To address so many global issues is beyond the scope of this chapter. In this chapter, the author focuses only on the language used and hence inequality existing in the seemingly globalized world. In some literature relevant to globalization, there are indeed existing different degrees and different types of discriminations and prejudices. These linguistic expressions are commonly used in literature and people take them for granted without consciously noticing the pitfalls underlying these expressions. In some cases, there might be gaps between the writer and the reader. While the writer may not intentionally write this way, the reader can receive a great impact on how the writer writes. That is, writers may lack in audience awareness and sometimes they use languages or expressions offensive to people from different cultures. In the following sections to come, the author discusses some commonly used linguistic expressions and their inappropriateness in a so-called globalized world.

Key Terms in this Chapter

Multicultural Education: Teaching cross-cultural communications, stressing peaceful co-existence of different ethnic groups and tolerance of different cultures.

Intercultural Education: Teaching cross-cultural communications, stressing interaction and interdependence between or among people from different cultures.

Global South: Global South refers to those technically and socially less-developed countries, basically located in Africa and Asia.

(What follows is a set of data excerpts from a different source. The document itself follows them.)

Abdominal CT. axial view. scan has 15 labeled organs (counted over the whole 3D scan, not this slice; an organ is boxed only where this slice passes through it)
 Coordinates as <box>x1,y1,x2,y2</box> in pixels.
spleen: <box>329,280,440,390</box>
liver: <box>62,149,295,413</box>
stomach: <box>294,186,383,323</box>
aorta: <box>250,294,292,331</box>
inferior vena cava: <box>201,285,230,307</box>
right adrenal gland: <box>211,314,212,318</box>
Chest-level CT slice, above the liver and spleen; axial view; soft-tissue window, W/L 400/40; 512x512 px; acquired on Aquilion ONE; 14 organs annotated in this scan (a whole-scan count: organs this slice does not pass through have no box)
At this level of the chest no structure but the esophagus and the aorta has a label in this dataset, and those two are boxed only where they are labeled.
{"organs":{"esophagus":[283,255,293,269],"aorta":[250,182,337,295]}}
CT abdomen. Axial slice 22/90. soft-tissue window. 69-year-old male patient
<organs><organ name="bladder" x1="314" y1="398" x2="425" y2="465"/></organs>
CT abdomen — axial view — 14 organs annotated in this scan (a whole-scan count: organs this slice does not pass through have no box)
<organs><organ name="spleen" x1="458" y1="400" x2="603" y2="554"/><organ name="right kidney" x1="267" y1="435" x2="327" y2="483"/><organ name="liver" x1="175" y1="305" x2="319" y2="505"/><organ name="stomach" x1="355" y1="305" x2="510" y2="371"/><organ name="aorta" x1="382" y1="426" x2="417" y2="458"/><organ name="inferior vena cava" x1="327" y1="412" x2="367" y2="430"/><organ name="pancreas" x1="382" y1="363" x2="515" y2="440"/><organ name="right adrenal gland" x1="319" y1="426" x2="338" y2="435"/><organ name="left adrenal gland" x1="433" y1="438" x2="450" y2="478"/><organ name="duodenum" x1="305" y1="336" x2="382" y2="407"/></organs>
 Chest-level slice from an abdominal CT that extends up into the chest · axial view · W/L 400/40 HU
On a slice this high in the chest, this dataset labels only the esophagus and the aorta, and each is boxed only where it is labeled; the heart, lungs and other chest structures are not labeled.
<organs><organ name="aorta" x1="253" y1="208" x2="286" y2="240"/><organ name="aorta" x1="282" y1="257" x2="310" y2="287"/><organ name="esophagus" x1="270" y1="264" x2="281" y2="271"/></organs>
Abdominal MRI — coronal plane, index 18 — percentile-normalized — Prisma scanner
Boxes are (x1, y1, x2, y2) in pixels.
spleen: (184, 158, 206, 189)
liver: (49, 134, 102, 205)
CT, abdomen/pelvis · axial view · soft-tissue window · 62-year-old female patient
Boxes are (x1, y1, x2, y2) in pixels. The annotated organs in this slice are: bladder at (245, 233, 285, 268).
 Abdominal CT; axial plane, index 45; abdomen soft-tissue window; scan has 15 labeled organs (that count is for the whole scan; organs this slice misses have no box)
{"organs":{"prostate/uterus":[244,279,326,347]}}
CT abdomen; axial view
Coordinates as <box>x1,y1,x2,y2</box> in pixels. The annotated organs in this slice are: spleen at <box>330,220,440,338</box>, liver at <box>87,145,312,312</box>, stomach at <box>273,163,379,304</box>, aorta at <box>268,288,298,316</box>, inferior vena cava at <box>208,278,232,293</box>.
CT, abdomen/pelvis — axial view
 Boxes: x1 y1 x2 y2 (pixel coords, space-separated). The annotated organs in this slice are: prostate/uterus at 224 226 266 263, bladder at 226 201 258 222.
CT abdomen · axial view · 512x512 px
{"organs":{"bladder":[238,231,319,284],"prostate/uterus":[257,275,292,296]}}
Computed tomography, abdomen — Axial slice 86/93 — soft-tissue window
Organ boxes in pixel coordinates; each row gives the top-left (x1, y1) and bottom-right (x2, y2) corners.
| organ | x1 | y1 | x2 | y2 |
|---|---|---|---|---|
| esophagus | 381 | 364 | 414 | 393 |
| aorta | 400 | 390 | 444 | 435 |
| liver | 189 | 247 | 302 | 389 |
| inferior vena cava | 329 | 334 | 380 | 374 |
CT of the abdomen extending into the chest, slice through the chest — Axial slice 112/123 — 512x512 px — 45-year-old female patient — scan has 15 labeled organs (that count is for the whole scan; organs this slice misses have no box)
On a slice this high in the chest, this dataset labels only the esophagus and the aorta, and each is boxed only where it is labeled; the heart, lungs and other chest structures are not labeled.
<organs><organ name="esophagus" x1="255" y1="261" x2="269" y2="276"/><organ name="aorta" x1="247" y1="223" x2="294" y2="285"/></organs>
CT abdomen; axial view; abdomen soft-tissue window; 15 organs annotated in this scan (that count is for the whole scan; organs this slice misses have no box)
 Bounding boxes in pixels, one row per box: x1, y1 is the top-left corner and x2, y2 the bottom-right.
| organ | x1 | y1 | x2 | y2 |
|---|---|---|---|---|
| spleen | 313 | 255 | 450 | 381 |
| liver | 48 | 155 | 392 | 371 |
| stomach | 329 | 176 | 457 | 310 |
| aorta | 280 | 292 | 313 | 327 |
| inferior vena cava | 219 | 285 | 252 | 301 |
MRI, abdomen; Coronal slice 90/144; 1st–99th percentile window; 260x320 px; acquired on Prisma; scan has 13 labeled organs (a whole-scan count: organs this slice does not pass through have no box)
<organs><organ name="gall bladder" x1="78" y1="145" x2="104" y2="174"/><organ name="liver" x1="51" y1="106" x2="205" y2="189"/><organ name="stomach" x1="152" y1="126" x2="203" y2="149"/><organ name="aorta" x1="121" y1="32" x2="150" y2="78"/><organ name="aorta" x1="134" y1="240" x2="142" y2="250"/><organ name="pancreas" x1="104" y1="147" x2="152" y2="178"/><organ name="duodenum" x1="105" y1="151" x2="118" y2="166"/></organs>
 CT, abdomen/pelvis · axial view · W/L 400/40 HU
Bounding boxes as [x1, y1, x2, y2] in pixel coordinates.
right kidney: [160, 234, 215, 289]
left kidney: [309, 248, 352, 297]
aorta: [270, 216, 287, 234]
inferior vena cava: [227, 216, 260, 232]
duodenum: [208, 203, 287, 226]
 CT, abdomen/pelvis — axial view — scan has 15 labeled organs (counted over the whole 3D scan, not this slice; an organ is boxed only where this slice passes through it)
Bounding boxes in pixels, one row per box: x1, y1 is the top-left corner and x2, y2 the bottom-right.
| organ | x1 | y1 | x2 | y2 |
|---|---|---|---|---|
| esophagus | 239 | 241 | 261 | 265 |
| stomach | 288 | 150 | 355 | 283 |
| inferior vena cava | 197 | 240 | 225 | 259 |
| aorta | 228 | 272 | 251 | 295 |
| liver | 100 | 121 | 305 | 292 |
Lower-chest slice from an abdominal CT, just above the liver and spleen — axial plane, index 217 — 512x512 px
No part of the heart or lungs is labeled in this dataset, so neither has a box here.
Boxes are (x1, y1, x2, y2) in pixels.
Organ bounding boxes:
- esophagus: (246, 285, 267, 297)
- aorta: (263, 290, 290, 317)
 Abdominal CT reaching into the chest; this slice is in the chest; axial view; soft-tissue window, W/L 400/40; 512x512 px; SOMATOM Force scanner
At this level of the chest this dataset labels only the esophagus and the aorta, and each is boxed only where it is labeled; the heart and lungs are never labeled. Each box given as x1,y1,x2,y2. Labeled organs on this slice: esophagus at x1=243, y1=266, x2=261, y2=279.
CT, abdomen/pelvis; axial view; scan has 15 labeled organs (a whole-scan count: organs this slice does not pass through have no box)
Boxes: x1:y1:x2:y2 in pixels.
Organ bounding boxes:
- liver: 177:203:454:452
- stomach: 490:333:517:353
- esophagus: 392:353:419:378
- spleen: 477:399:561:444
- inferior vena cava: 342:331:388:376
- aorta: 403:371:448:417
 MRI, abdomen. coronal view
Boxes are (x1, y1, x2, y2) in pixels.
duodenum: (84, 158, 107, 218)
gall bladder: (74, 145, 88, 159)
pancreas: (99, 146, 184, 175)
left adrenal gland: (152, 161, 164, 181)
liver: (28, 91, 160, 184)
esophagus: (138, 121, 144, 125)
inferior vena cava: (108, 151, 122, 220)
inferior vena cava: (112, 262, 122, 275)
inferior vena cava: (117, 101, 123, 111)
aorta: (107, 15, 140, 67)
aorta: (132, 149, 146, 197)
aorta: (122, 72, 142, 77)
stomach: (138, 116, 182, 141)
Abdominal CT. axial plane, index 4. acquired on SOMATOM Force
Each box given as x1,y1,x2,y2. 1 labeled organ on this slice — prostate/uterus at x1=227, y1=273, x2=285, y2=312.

Global English: The English language featuring its being widely-used by people around the globe.

Global North: Global North refers to those technically and socially well-developed countries, basically located in North America and Europe.

Dialect: Variations derived from a specific language is said to be the dialect of that language.

Ethnocentric: Viewing things from the perspective of one’s own culture and ideology.

Inequality: Unfairness in treating people found in different fields, such as education and economy.

World Englishes: English varieties spoken by speakers of English from different areas of the world with different accents and other grammatical aspects.